Вечером дошла печальная новость – умер Юрский. Наутро я написал стих, не о нем, а о нас без него. Привезли с выставки работы «шестидесятников» – еле уместились в галерее. На выставке Бориса Смотрова в Новом Иерусалиме, где одновременно проходила и выставка изделий Фаберже (не мое), неумная журналистка задавала мне нелепые вопросы. Зато толково прошло угощение в ресторане, скромное, но с хорошими людьми. Инициатор обеих выставок А. Ю. Воронин сумел сделать теплым этот прием, было полезно познакомиться и с М. Н. Кузиной, директором тульского музея. С Ворониным мы тогда «спелись» для дальнейших начинаний.

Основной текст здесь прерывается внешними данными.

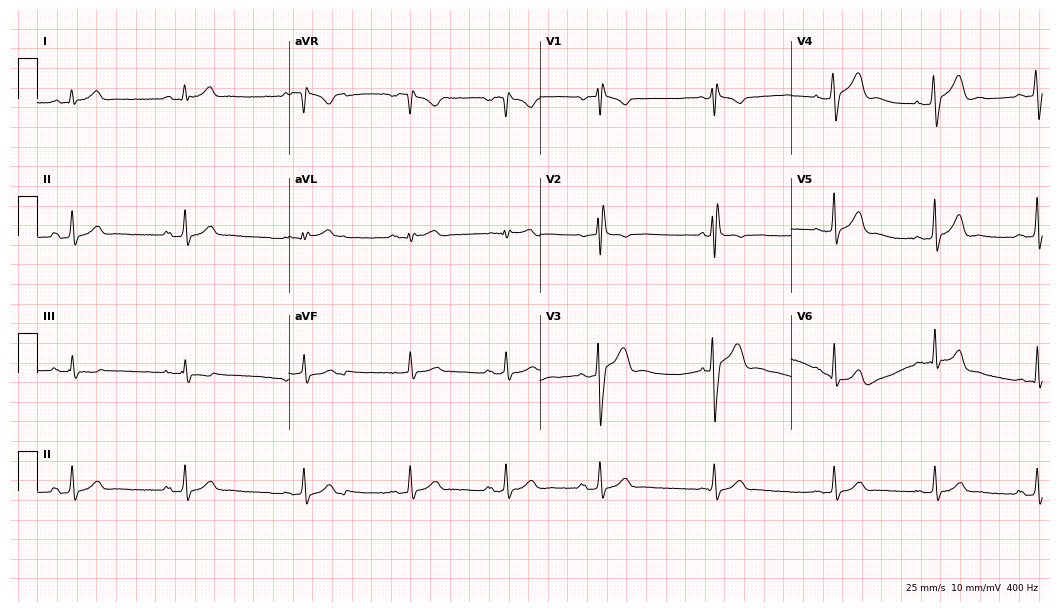
12-lead ECG (10.2-second recording at 400 Hz) from a 23-year-old male. Findings include right bundle branch block.
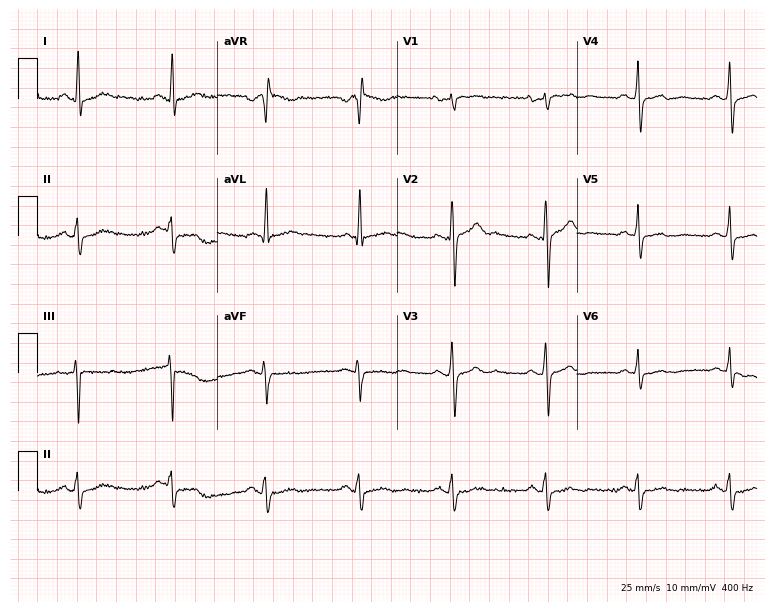
Electrocardiogram, a male, 49 years old. Of the six screened findings (first-degree AV block, right bundle branch block, left bundle branch block, sinus bradycardia, atrial fibrillation, sinus tachycardia), none is recorded. Other findings, if any, are not listed.

Следующие дни шел сильный снегопад, изморозь выступила на деревьях и кустах алмазной крошкой. Клочья снега, ее прикрывшие, птицами слетали на головы прохожим. По такой «берендеевой» погоде съездили с сыном Игорем в его квартиру в Рассказовке. Лес сверкал, снег пушился, квартира не продавалась. Пытался убедить сына не расстраиваться, не усугублять болезненное свое состояние. Тяжело, когда ты не в силах помочь детям.
На Сретение Марина ушла в церковь, я же, «нехристь», после бассейна зарядил на выставку Рабина и Краснопевцева у Свибловой и Вейсберга у Бажановой. Портреты Вейсберга разочаровали, а «обнаженки» в акварели, растекшиеся как амебы по листу бумаги, расстроили. «Цветные» натюрморты «не строились», «белое на белом» вызывало скуку. Не греши в Сретение.